TV's most bizarre endings
- Published
Have you been baffled by Ashes to Ashes? Has Lost left you flummoxed?
The two fantasy TV shows conclude this weekend with final episodes that may (or may not) tie up all those puzzling plot threads.
As if that's not enough, the US action drama 24 - starring Kiefer Sutherland as special agent Jack Bauer - makes its final appearance on Monday on Fox after eight years.
In time-travel police show Ashes to Ashes (BBC One Friday at 2100 BST) DCI Gene Hunt will fire up the Quattro for the last time - but will his darkest secrets be revealed?
Meanwhile in the US, the final episode of Lost (ABC on 23 May and 24 May on Sky One) has a formidable job on its hands.
Will we learn the reality behind the lives of the aircrash survivors (and polar bears) who've spent 121 episodes on a tropical island in the South Pacific?
Evangeline Lilly, who plays Kate Austen, recently joked on the David Letterman show that the events of Lost had all been a dream.
It's a device that's been used many times before but not one that's likely to be repeated on Lost, according to Trevor Kimball, senior editor on the website TVSeriesFinale.com.
"They've been planning this for years so I don't think they'll make it all a dream or purgatory, or anything obvious like that," he says.
"It's a very complicated series and - love it or hate it - I don't think the answer is going to be simple. There are a lot of mysteries to wrap up."
Kimball, who is based in Los Angeles, set up TVSeriesFinale.com five years ago.
"I'm one who likes some sort of closure, I was tuning into TV shows just to see how they wrapped things up," he admits.
He cites the last episode of US sitcom Roseanne in 1997 as a bad example of how to end a series.
It emerges most events in the previous series were not what they seemed - and were part of a story being penned by Roseanne.
"It was pretty terrible," says Kimball. "We find out that one character that was gay wasn't gay, and one that was straight was gay.
"It didn't end very well at all and a lot of people felt ripped off by it."
He adds: "For writers it's a very delicate balance - you want to provide closure, but don't close the door too hard. People want to see that characters are moving on just a little, but are still doing the same thing."
Here we look at three TV series finales that left viewers delighted/surprised/perplexed (delete as appropriate).
The Prisoner
The back story: A former secret agent Number Six (Patrick McGoohan) finds himself trapped in The Village, a mysterious prison guarded by giant bouncing balloons.
When: Seventeen episodes from 1967-1968 (originally on ITV).
Final episode: A bizarre court scene, an assembly of hooded figures, a rendition of "Dem Bones". Number Six rips the mask off a hooded figure to find a chimpanzee mask underneath. He rips that off too - to find his own face laughing back...
Final curtain: Number Six speeds along in his car - as he does the opening titles.
In a nutshell: Clear as mud.
Blake's 7
The back story: Blake (Gareth Thomas) and his gang of space rebels battle the evil Federation, led by the crop-haired siren Servalan (Jacqueline Pearce).
When: The sci-fi show ran on BBC One for four years from 1978 to 1981.
Final episode: Having been absent for two seasons, a disfigured Blake reappears posing as a bounty hunter. He is shot by his arch-rival Avon (Paul Darrow) and then the rest of the crew die (in slow-motion) in a shoot-out with Federation troops.
Final curtain: Avon - the only rebel still alive - stands astride Blake's body and raises his gun at the troops. His face breaks into a smile. Freeze frame. Credits roll to the sound of gunfire...
In a nutshell: Bloodbath.
St Elsewhere
The back story: An American medical drama set at St Eligius teaching hospital in Boston. Main characters include Dr Westphall (Ed Flanders), Dr Craig (William Daniels) and Dr Auschlander (Norman Lloyd).
When: 137 episodes from October 1982 to May 1988 on NBC.

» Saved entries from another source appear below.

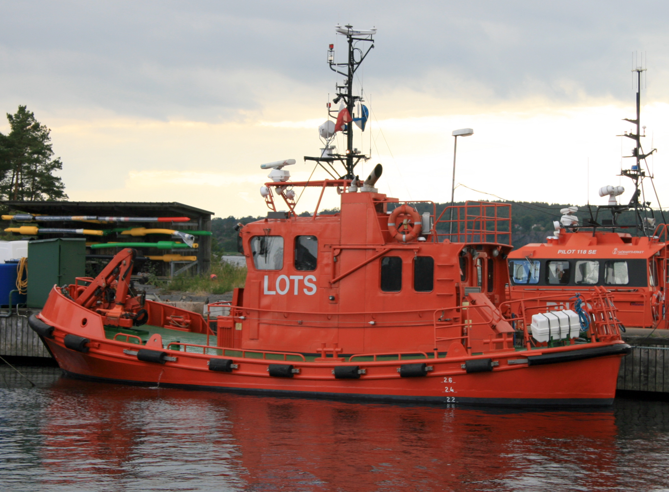 Pilot 777 SE i Karlshamn 15 juli 2008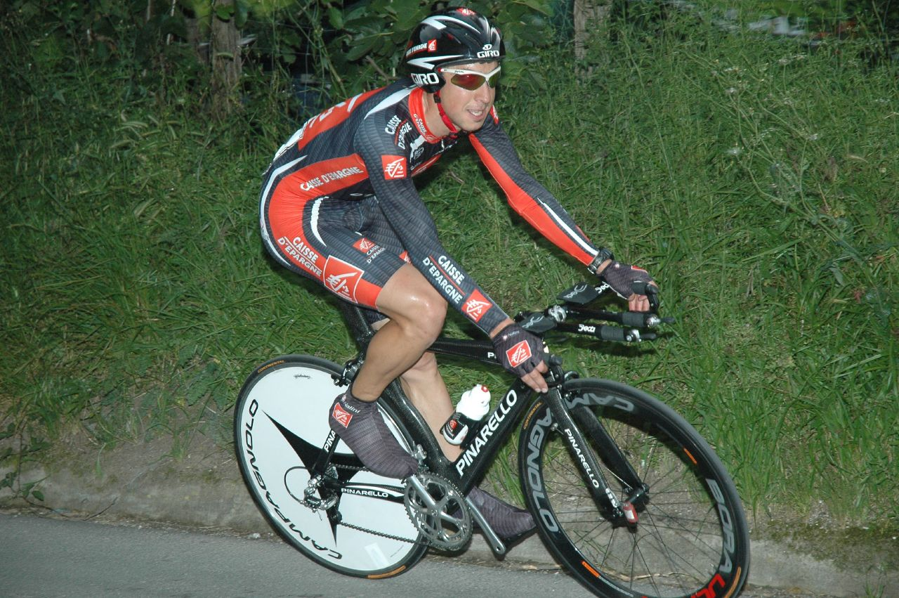 Aitor Pérez Arrieta, Euskal Bizikleta 2007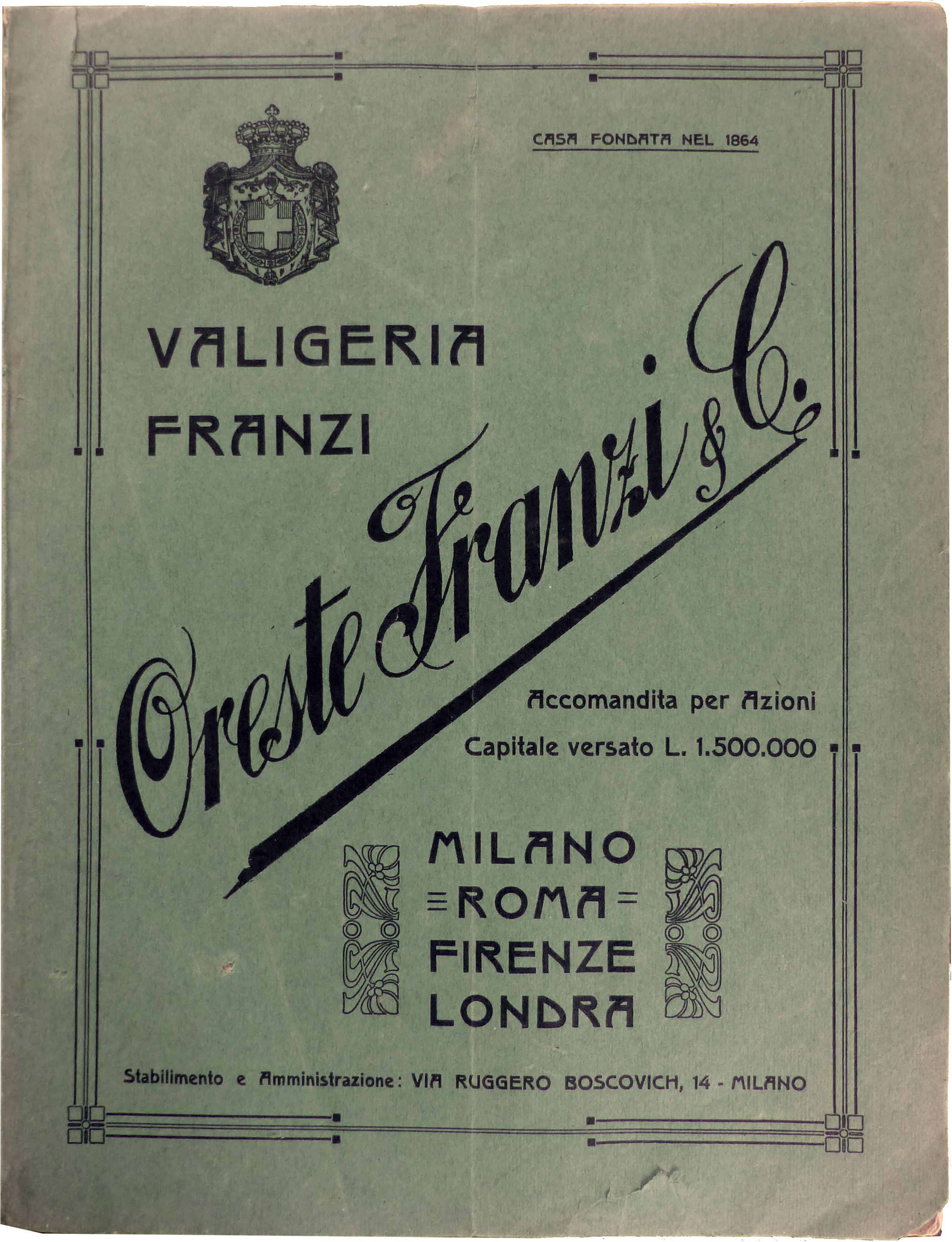 Fotografia alla copertina del catalogo "Valigeria Franzi" del 1909

Final episode: In a story packed with puns, in-jokes and word-play, Dr Auschlander tries to save St Eligius from closure. The show's final patient is a large opera singer who has lost her voice. But when the fat lady sings...
Final curtain: In a shock revelation, the entire series is revealed to have been in the imagination of an autistic boy.
The scene cuts from the hospital - with snow falling oustide the windows - to a dimly-lit apartment.
Westphall - now a construction worker - arrives home and greets his father (it's Dr Auschlander!) who is looking after the boy, Tommy.
Westphall tells Tommy to put down the snow globe he is holding and wash his hands. The camera zooms in on the snow globe to reveal it contains a model of St Eligius.